# moving to spain



## lainsy (Sep 7, 2008)

hi there im new to this site and am after some good advice on moving to spain . we have been thinking about it for some years now and think its time . we have 3 children who we would like to go to public schools any names of public schools in the alicante or murcia area would be greatly apreciated as would love to be able to read up on them and email them for places and more info .. we also would like any one views on there move and sucess . also any other info u think we should no about ... my husband would be comuting untill he has found work as he has his own company in suspended ceilings and partitions . if u have info on this line of work or any in the building trade and contacts for him to get work that would also be great .. i am going to be travelling to alicante very soon to do a bit of looking around so contacts on long term rents would be great to .. we dont really wont to move to touristy areas .. we have visited altea and albea and they sort of appeal to us .lol but dont think we would settle there really not to sure on reasons but ill no when im there call it instink if u will .. thankyou for taking the time to read and look forward to any of u helpfull expats ..regards


----------



## jojo (Sep 20, 2007)

When you say "Public" schools, do you mean state or international?? Maybe try googling schools in your chosen areas, 

Moving is never a pleasant experience wherever you're going to, the preparation is the key, once you've done that, the rest is just as awful as moving to the next town. We rent in Spain and have a house in the UK, so that made things a lot easier and my husband commutes, so we can always get things from the UK.

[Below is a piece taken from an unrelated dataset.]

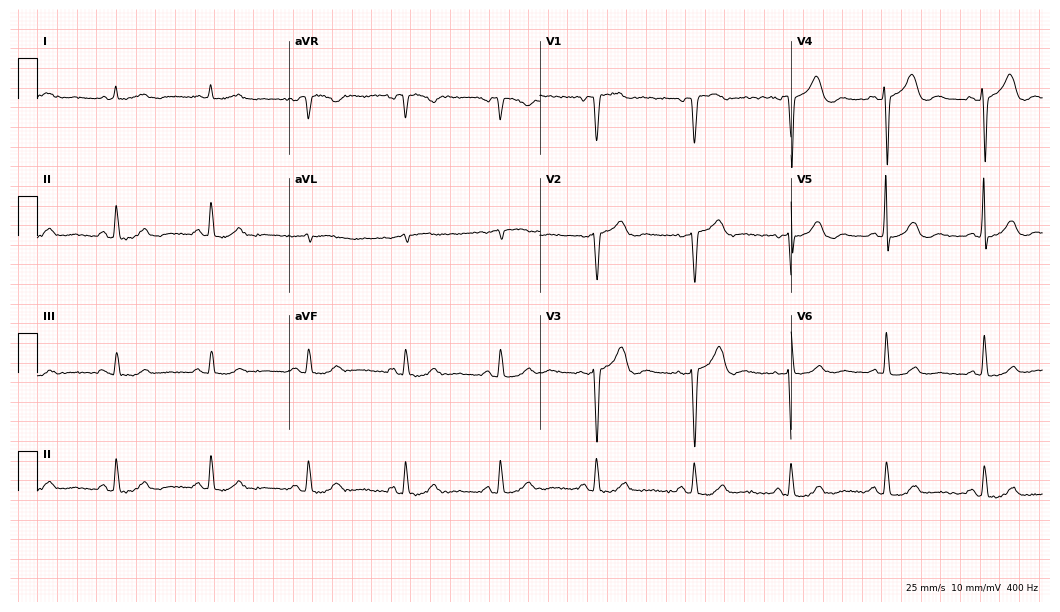
12-lead ECG from an 83-year-old male. Screened for six findings — first-degree AV block, right bundle branch block, left bundle branch block, sinus bradycardia, atrial fibrillation, sinus tachycardia — none is recorded.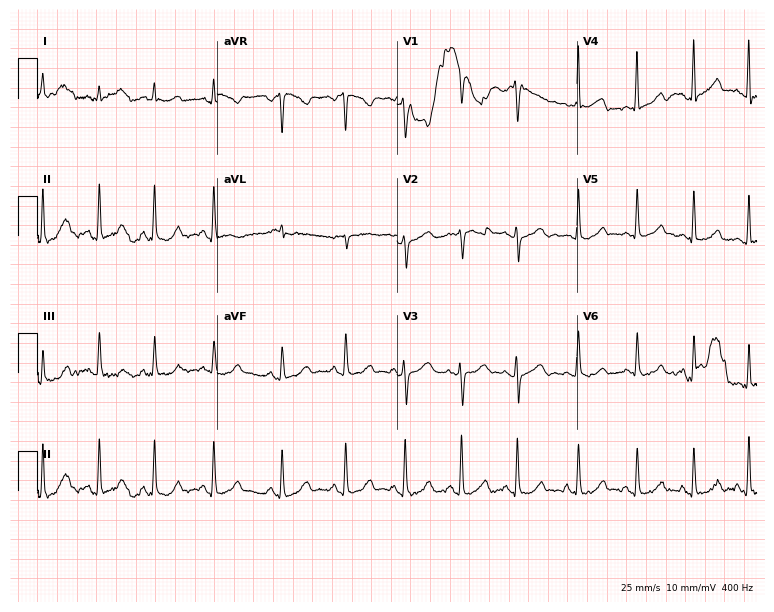
12-lead ECG from a female patient, 35 years old (7.3-second recording at 400 Hz). No first-degree AV block, right bundle branch block, left bundle branch block, sinus bradycardia, atrial fibrillation or sinus tachycardia recorded for this tracing.

As for work, there is mass unemployment out here, the contstruction industry is on its knees, but if your husband can commute until things get better, then you should be ok. I didnt like the commuting idea to start with, but actually, its quite nice, instead of seeing my husband briefly ar bedtime and a tired wreck on Sundays (he worked Saturday too), which is how it was in the UK, we now have a good 10 days or so of quality time with him when he's here and being on my own with the kids isnt as daunting as I thought.

that said, my husband has had a hard time getting used to living in spain and I have to be honest, he still feels that he lives in the UK and isnt keen on Spain. He's just not here long enough to feel part of it here!!

Jo


----------



## lainsy (Sep 7, 2008)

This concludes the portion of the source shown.